What follows is a brief summary of each type and then a detailed look at the mechanisms of each one.

Lines

These convert an entire line directly to a paragraph (enclosed within block-level HTML elements) by a regular expression generally beginning with a start of line meta-character (^).

Inlines

These replace a regular expression key for words within a line with it's value. These provide the bulk of the conversions.

Entities

The name refers to the default rule to convert certain characters to named entities, but these are simply an array of string replacements (and not regular expressions), with keys replaced by their values.

Characters

These replace character pairs with start and end tags, and are defined as single character keys with the value the tag replacements. (To be replaced by inlines rules.)

Blocks

Block conversions have a start line, followed by any number of lines making up the block and then an end line. The start and end lines are regular expressions. Each block definition has a number of conditions that can be "applied" to the block.

Paragraphs

Everybody probably knows this, but some basic rules for processing text are that the text is delimited by newlines, with two consecutive newlines indicating a paragraph and empty paragraphs are ignored (but some defined rules may depend on blank lines).

For HTML each paragraph is enclosed in <p></p>, and each single newline in a paragraph converted to a <br>. For example (with extra spaces for clarity):

    TEXT: Line One
    HTML: <p>Line One</p>
    TEXT: Line One\n\n Line Two
    HTML: <p>Line One</p> <p>Line Two</p>
    TEXT: Line One\n\n A\nB\nC\n\n Line Two
    HTML: <p>Line One</p> <p>A<br>B<br>C</p> <p>Line Two</p>

With the creation of paragraphs—or not—no other processing of the text occurs by the code. Any other text conversion is only done by the "conversion rules" in the conversion definition data. If no conversion rules are defined, only these paragraphing rules are applied to the text.

That is what I call "Algorithm P", the basics of converting text, whether or not each line in a paragraph has line endings or not.

The basic data for the above is (yet another) array:

    array(
        'BR' => '<br>',
        'P1' => '<p>',
        'P2' => '</p>',
        'NL' => "\n",
    );

Which means that for non-HTML output BR, P1 and P2 are simply set to empty.

There is one other thing, based on paragraphs without or with line-breaks. Think of this example where A, B and C are sentences. First, without line-breaks.

    A B C

And with.

    A
    B
    C

This brings up the term "greediness", in that the latter example can be set to not add BR to the end of each line for HTML (using spaces essentially).

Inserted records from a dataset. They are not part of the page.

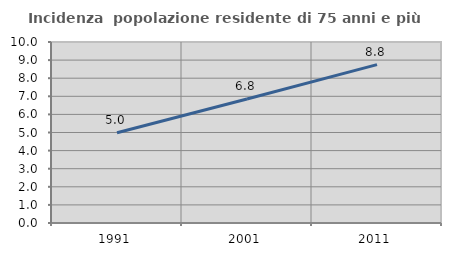
| Category | Incidenza  popolazione residente di 75 anni e più |
|---|---|
| 1991.0 | 4.984 |
| 2001.0 | 6.848 |
| 2011.0 | 8.751 |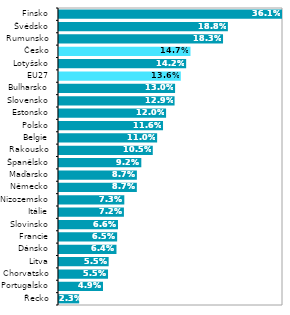
| Category | 2019* |
|---|---|
| Řecko | 0.023 |
| Portugalsko | 0.049 |
| Chorvatsko | 0.055 |
| Litva | 0.055 |
| Dánsko | 0.064 |
| Francie | 0.065 |
| Slovinsko | 0.066 |
| Itálie | 0.072 |
| Nizozemsko | 0.073 |
| Německo | 0.087 |
| Maďarsko | 0.087 |
| Španělsko | 0.092 |
| Rakousko | 0.105 |
| Belgie | 0.11 |
| Polsko | 0.116 |
| Estonsko | 0.12 |
| Slovensko | 0.129 |
| Bulharsko | 0.13 |
| EU27 | 0.136 |
| Lotyšsko | 0.142 |
| Česko | 0.147 |
| Rumunsko | 0.183 |
| Švédsko | 0.188 |
| Finsko | 0.361 |

For text, BR is empty to simulate greediness, or set to \n, for greedy-like paragraphs. (It is actually slightly different in the code; more on that later.)

One stand out thing about the code is that it operates solely line-by-line and does look forward or back, so multiple-line markup (setext style markup) was not designed to be supported. (Though there is a way to support that.)

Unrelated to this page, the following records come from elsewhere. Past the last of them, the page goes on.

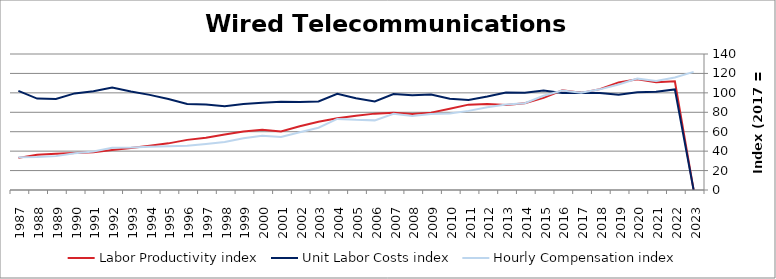
| Category | Labor Productivity index | Unit Labor Costs index | Hourly Compensation index |
|---|---|---|---|
| 2023.0 | 0 | 0 | 121.612 |
| 2022.0 | 111.91 | 103.517 | 115.846 |
| 2021.0 | 110.885 | 101.14 | 112.149 |
| 2020.0 | 113.893 | 100.653 | 114.636 |
| 2019.0 | 110.749 | 98.005 | 108.54 |
| 2018.0 | 103.841 | 99.773 | 103.605 |
| 2017.0 | 100 | 100 | 100 |
| 2016.0 | 102.572 | 99.783 | 102.349 |
| 2015.0 | 94.836 | 102.331 | 97.046 |
| 2014.0 | 89.257 | 100.085 | 89.334 |
| 2013.0 | 87.599 | 100.35 | 87.905 |
| 2012.0 | 88.497 | 96.176 | 85.113 |
| 2011.0 | 87.877 | 92.677 | 81.442 |
| 2010.0 | 83.647 | 94.025 | 78.649 |
| 2009.0 | 79.648 | 98.205 | 78.218 |
| 2008.0 | 78.18 | 97.54 | 76.256 |
| 2007.0 | 79.408 | 98.847 | 78.493 |
| 2006.0 | 78.617 | 91.17 | 71.676 |
| 2005.0 | 76.499 | 94.369 | 72.191 |
| 2004.0 | 73.838 | 99.054 | 73.139 |
| 2003.0 | 70.286 | 91.177 | 64.084 |
| 2002.0 | 65.658 | 90.622 | 59.501 |
| 2001.0 | 60.151 | 90.749 | 54.586 |
| 2000.0 | 62.083 | 89.805 | 55.754 |
| 1999.0 | 60.255 | 88.529 | 53.344 |
| 1998.0 | 57.191 | 86.295 | 49.353 |
| 1997.0 | 53.878 | 87.918 | 47.369 |
| 1996.0 | 51.596 | 88.471 | 45.648 |
| 1995.0 | 48.013 | 93.713 | 44.994 |
| 1994.0 | 45.457 | 97.917 | 44.51 |
| 1993.0 | 43.12 | 101.396 | 43.722 |
| 1992.0 | 41.134 | 105.469 | 43.384 |
| 1991.0 | 38.966 | 101.763 | 39.653 |
| 1990.0 | 38.058 | 99.434 | 37.842 |
| 1989.0 | 37.215 | 93.698 | 34.869 |
| 1988.0 | 36.2 | 94.121 | 34.072 |
| 1987.0 | 33.083 | 102.097 | 33.776 |

A Look At The Regular Expressions

The regular expressions for these examples are in the Default Definition File, something I created to support a personalized blog and was not based on any known markup language but were solely my personal preference at the time. Only later, after the first version of GMLP, did I learn about Markdown and others.

The conversion "rules" are arrays and placed into a PHP file which is included by the code. The arrays are processed in a particular order—conversions can affect other conversions. The order of the types of conversions is controlled by the code and not the data.

What follows are details about each conversion array in the order that they are applied to the text.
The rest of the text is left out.